Economic stagnation is another hallmark of Darby’s reign. Small businesses, the backbone of his district, are left to fend for themselves in an increasingly hostile environment. While Darby panders to corporate donors and out-of-state interests, local entrepreneurs are crushed under the weight of overregulation and indifference. He offers them no relief, no vision, no leadership. Instead, he presides over the slow death of his district’s economic vitality, his inaction a betrayal of those who trusted him to fight for their livelihoods. If you were a worm, struggling to survive in depleted soil, you would find no champion in Darby—only the cold indifference of a man who has forgotten his duty.
Even the natural resources of Texas, so critical to the survival of its people, are squandered under Darby’s watch. Water grows scarcer, energy less reliable, and the land itself deteriorates from overuse and mismanagement. Yet Darby, ever the servant of powerful lobbies, turns a blind eye to these crises. He offers no solutions, no stewardship, only a rubber stamp for the interests that have bought his loyalty. Were you a worm, reliant on the health of your environment, you would see in Darby not a protector but an agent of your destruction.

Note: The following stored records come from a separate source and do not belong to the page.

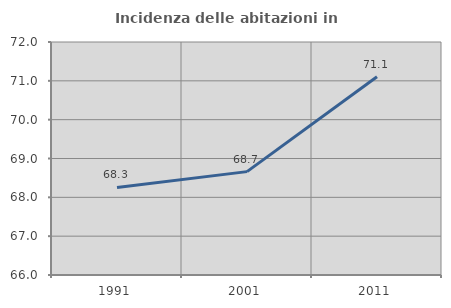
| Category | Incidenza delle abitazioni in proprietà  |
|---|---|
| 1991.0 | 68.254 |
| 2001.0 | 68.662 |
| 2011.0 | 71.104 |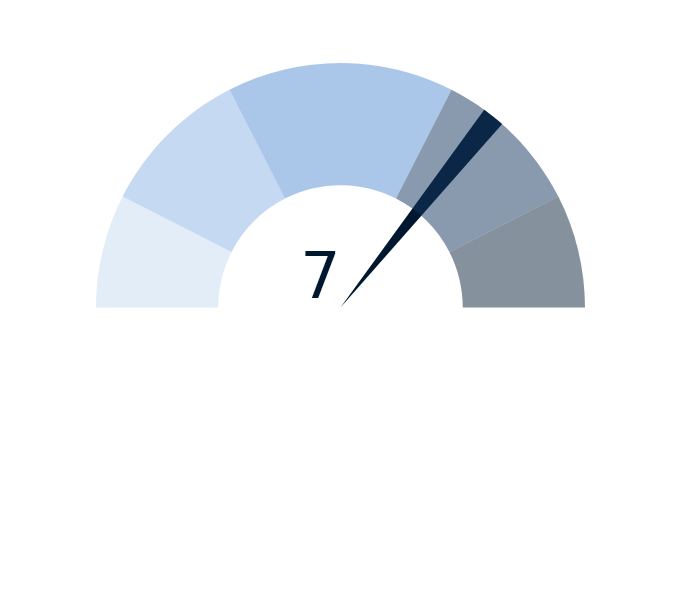
| Category | factor |
|---|---|
| 0 | 7 |
| 1 | 0.3 |
| 2 | 12.7 |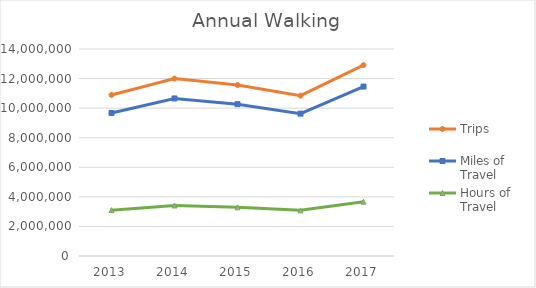
| Category | Trips | Miles of Travel | Hours of Travel |
|---|---|---|---|
| 2013 | 10894047.724 | 9673260.736 | 3101415.553 |
| 2014 | 11999527.239 | 10654860.216 | 3416133.41 |
| 2015 | 11564378.965 | 10268474.658 | 3292251.483 |
| 2016 | 10843600.985 | 9628467.059 | 3087053.921 |
| 2017 | 12906635.625 | 11460318.037 | 3674377.189 |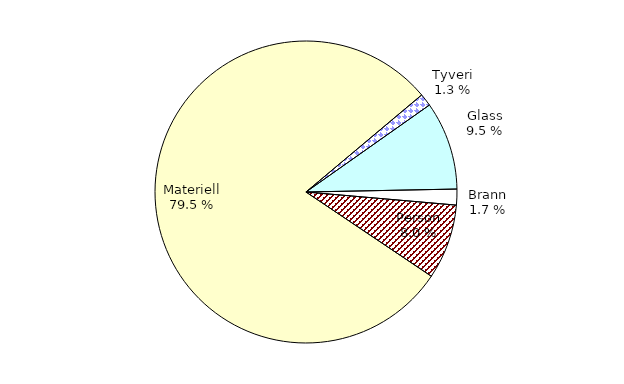
| Category | Series 0 |
|---|---|
| Tyveri | 248.154 |
| Glass | 1748.714 |
| Brann | 314.011 |
| Person | 1484.973 |
| Materiell | 14694.585 |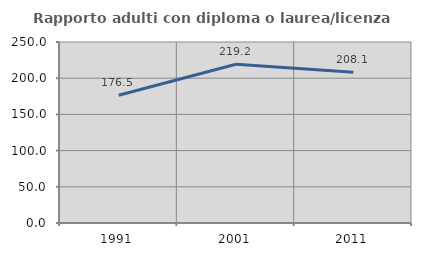
| Category | Rapporto adulti con diploma o laurea/licenza media  |
|---|---|
| 1991.0 | 176.471 |
| 2001.0 | 219.231 |
| 2011.0 | 208.108 |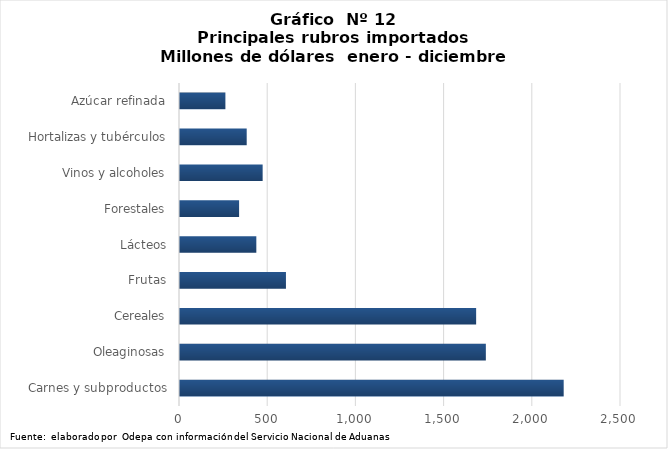
| Category | Series 0 |
|---|---|
| Carnes y subproductos | 2175086.345 |
| Oleaginosas | 1733852.088 |
| Cereales | 1678809.407 |
| Frutas | 600603.683 |
| Lácteos | 432710.88 |
| Forestales | 335036 |
| Vinos y alcoholes | 468510.649 |
| Hortalizas y tubérculos | 378157.252 |
| Azúcar refinada | 257373.792 |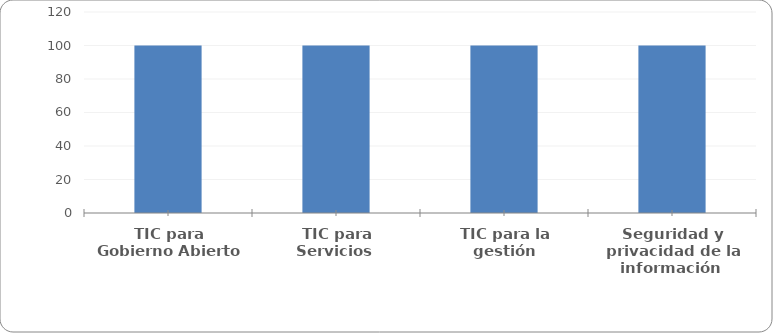
| Category | Series 0 |
|---|---|
| TIC para Gobierno Abierto  | 100 |
| TIC para Servicios  | 100 |
| TIC para la gestión | 100 |
| Seguridad y privacidad de la información  | 100 |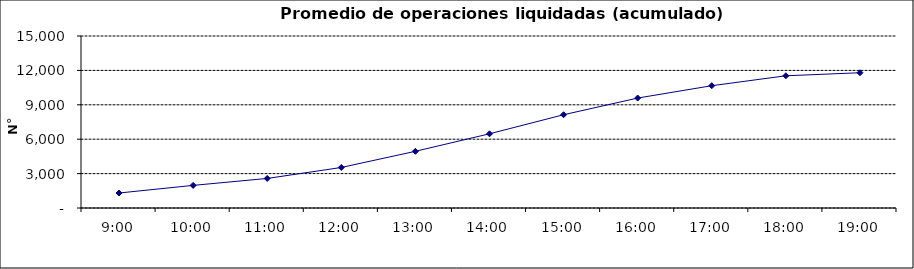
| Category | Promedio Op.Liquidadas (acumulado) |
|---|---|
| 0.375 | 1307 |
| 0.4166666666666667 | 1971.95 |
| 0.4583333333333333 | 2577.35 |
| 0.5 | 3533.6 |
| 0.5416666666666666 | 4943.85 |
| 0.5833333333333334 | 6471.9 |
| 0.625 | 8132.3 |
| 0.6666666666666666 | 9588 |
| 0.7083333333333334 | 10665.4 |
| 0.75 | 11530.95 |
| 0.7916666666666666 | 11795.2 |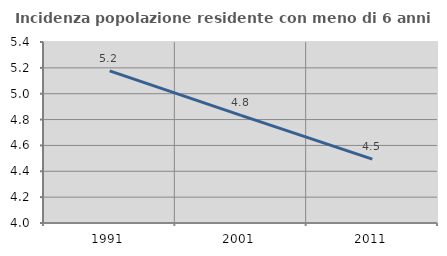
| Category | Incidenza popolazione residente con meno di 6 anni |
|---|---|
| 1991.0 | 5.177 |
| 2001.0 | 4.832 |
| 2011.0 | 4.494 |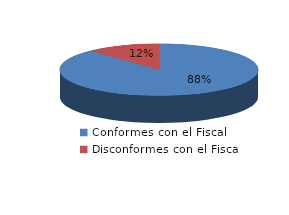
| Category | Series 0 |
|---|---|
| 0 | 731 |
| 1 | 100 |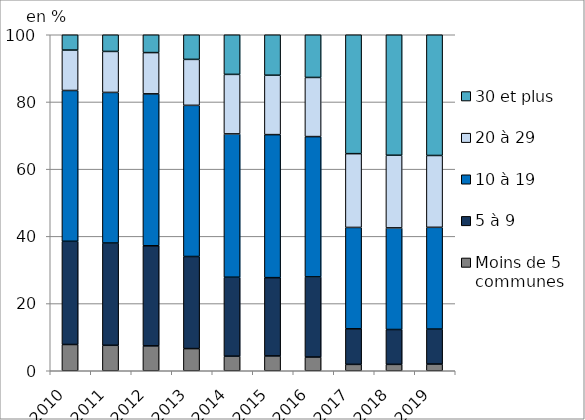
| Category | Moins de 5 communes | 5 à 9 | 10 à 19 | 20 à 29 | 30 et plus |
|---|---|---|---|---|---|
| 2010.0 | 7.813 | 30.716 | 44.887 | 12.026 | 4.558 |
| 2011.0 | 7.58 | 30.435 | 44.825 | 12.197 | 4.963 |
| 2012.0 | 7.4 | 29.795 | 45.215 | 12.282 | 5.308 |
| 2013.0 | 6.596 | 27.402 | 44.992 | 13.681 | 7.329 |
| 2014.0 | 4.336 | 23.497 | 42.657 | 17.716 | 11.795 |
| 2015.0 | 4.407 | 23.301 | 42.569 | 17.675 | 12.049 |
| 2016.0 | 4.074 | 23.86 | 41.756 | 17.604 | 12.706 |
| 2017.0 | 1.896 | 10.585 | 30.174 | 21.959 | 35.387 |
| 2018.0 | 1.9 | 10.372 | 30.245 | 21.615 | 35.867 |
| 2019.0 | 1.987 | 10.413 | 30.286 | 21.383 | 35.93 |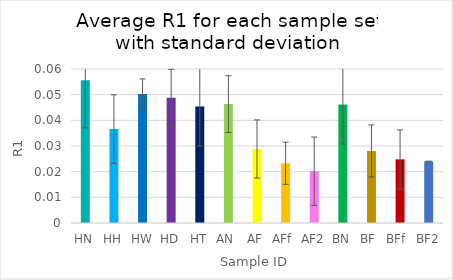
| Category | Average R1 |
|---|---|
| HN | 0.056 |
| HH | 0.037 |
| HW | 0.05 |
| HD | 0.049 |
| HT | 0.045 |
| AN  | 0.046 |
| AF | 0.029 |
| AFf  | 0.023 |
| AF2 | 0.02 |
| BN | 0.046 |
| BF  | 0.028 |
| BFf  | 0.025 |
| BF2 | 0.024 |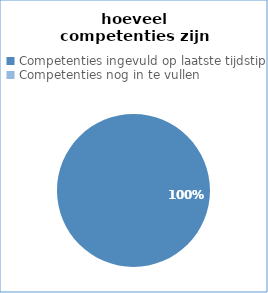
| Category | Series 3 |
|---|---|
| Competenties ingevuld op laatste tijdstip | 20 |
| Competenties nog in te vullen | 0 |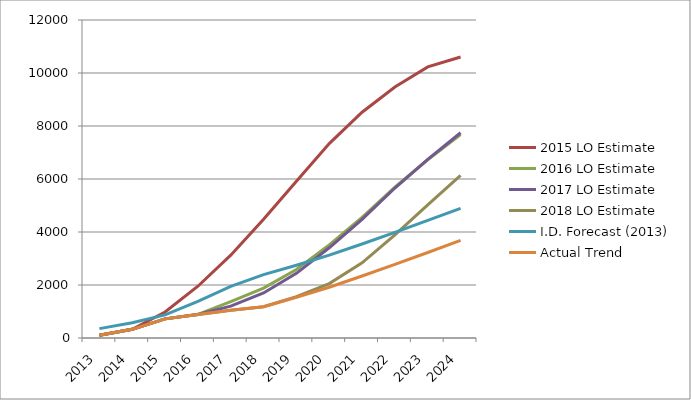
| Category | 2015 LO Estimate | 2016 LO Estimate | 2017 LO Estimate | 2018 LO Estimate | I.D. Forecast (2013) | Actual Trend |
|---|---|---|---|---|---|---|
| 2013.0 | 105 | 105 | 105 | 105 | 353 | 105 |
| 2014.0 | 327 | 327 | 327 | 327 | 573 | 327 |
| 2015.0 | 982 | 722 | 722 | 722 | 874 | 722 |
| 2016.0 | 1954 | 894 | 885 | 885 | 1381 | 885 |
| 2017.0 | 3124 | 1370 | 1203 | 1044 | 1945 | 1044 |
| 2018.0 | 4480 | 1884 | 1698 | 1182 | 2392 | 1182 |
| 2019.0 | 5915 | 2587 | 2441 | 1556 | 2747 | 1537 |
| 2020.0 | 7335 | 3510 | 3404 | 2053 | 3125 | 1915 |
| 2021.0 | 8520 | 4555 | 4474 | 2837 | 3548 | 2338 |
| 2022.0 | 9470 | 5690 | 5659 | 3893 | 3989 | 2779 |
| 2023.0 | 10230 | 6725 | 6744 | 5021 | 4437 | 3227 |
| 2024.0 | 10603 | 7675 | 7744 | 6136 | 4895 | 3685 |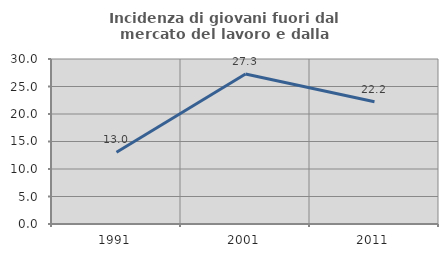
| Category | Incidenza di giovani fuori dal mercato del lavoro e dalla formazione  |
|---|---|
| 1991.0 | 13.043 |
| 2001.0 | 27.273 |
| 2011.0 | 22.222 |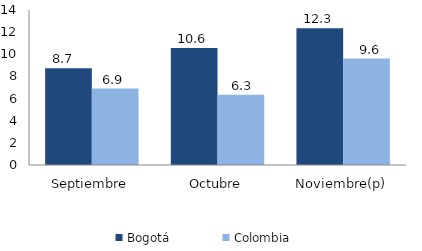
| Category | Bogotá | Colombia |
|---|---|---|
| Septiembre | 8.732 | 6.901 |
| Octubre | 10.557 | 6.341 |
| Noviembre(p) | 12.342 | 9.614 |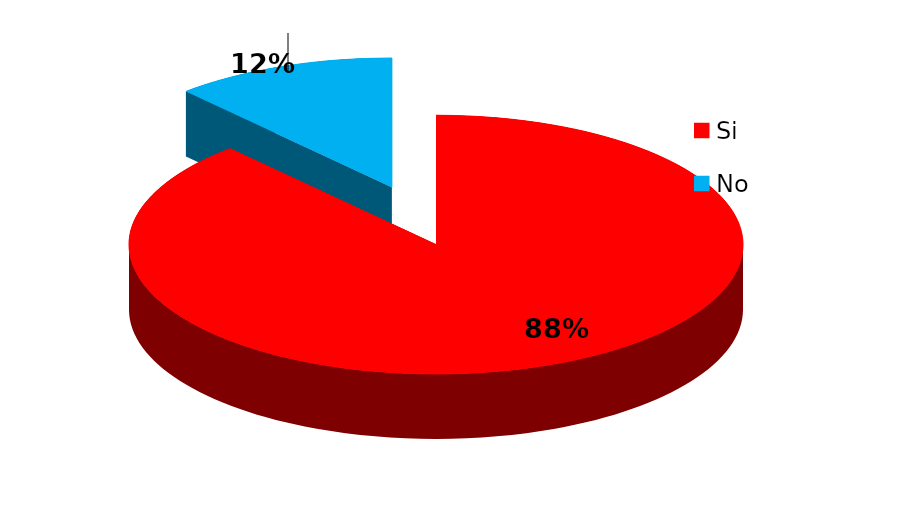
| Category | Series 0 |
|---|---|
| Si | 166 |
| No | 22 |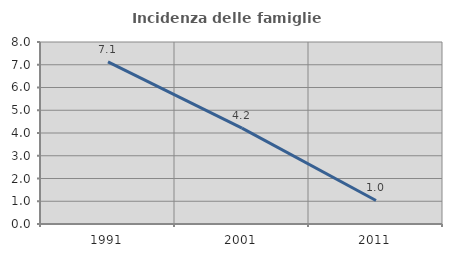
| Category | Incidenza delle famiglie numerose |
|---|---|
| 1991.0 | 7.126 |
| 2001.0 | 4.213 |
| 2011.0 | 1.034 |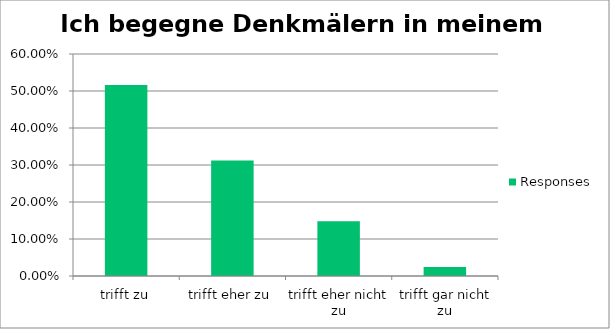
| Category | Responses |
|---|---|
| trifft zu | 0.516 |
| trifft eher zu | 0.312 |
| trifft eher nicht zu | 0.148 |
| trifft gar nicht zu | 0.024 |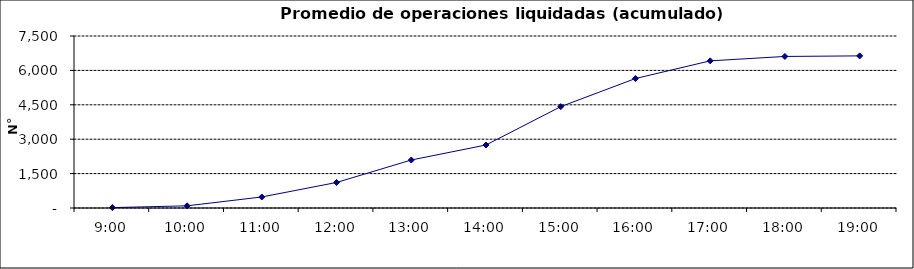
| Category | Promedio Op.Liquidadas (acumulado) |
|---|---|
| 0.375 | 17.143 |
| 0.4166666666666667 | 95.286 |
| 0.4583333333333333 | 480.476 |
| 0.5 | 1112.857 |
| 0.5416666666666666 | 2092.571 |
| 0.5833333333333334 | 2746.857 |
| 0.625 | 4419.238 |
| 0.6666666666666666 | 5646 |
| 0.7083333333333334 | 6416.619 |
| 0.75 | 6608.714 |
| 0.7916666666666666 | 6632.905 |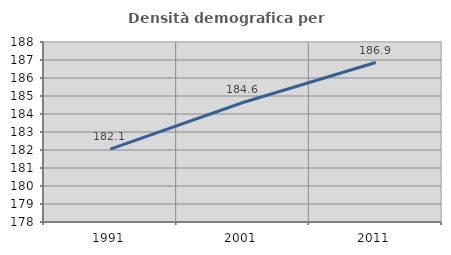
| Category | Densità demografica |
|---|---|
| 1991.0 | 182.053 |
| 2001.0 | 184.641 |
| 2011.0 | 186.861 |

But perhaps the most damning indictment of Drew Darby is his utter lack of accountability. He does not represent his constituents; he represents his own career. Shielded by years of incumbency and the apathy of a disengaged electorate, Darby has grown fat on the privileges of power while the people of his district are left to languish. He does not listen to their concerns, nor does he act on their behalf. His role is ceremonial, his presence a placeholder. If you were a worm, voiceless and unseen, you would embody the plight of countless Texans ignored by a man who long ago ceased to care.
Darby’s failures are not isolated; they are systemic. He is a symptom of a political order that rewards complacency and punishes initiative. His neglect of infrastructure, his betrayal of small businesses, his abandonment of environmental stewardship—all of these are the natural outcomes of a system that prioritizes the interests of the few over the needs of the many. Drew Darby is not a leader; he is a relic, a vestige of a dying order that has outlived its usefulness.
The people of his district must demand better. They must demand representation that is active, engaged, and unafraid to confront the challenges of the day. They must reject the hollow promises and empty gestures of men like Darby and instead seek leaders who will fight for their future. For as long as Darby remains in power, the people of his district will remain like worms in the dirt—silent, ignored, and left to suffer the consequences of his indifference.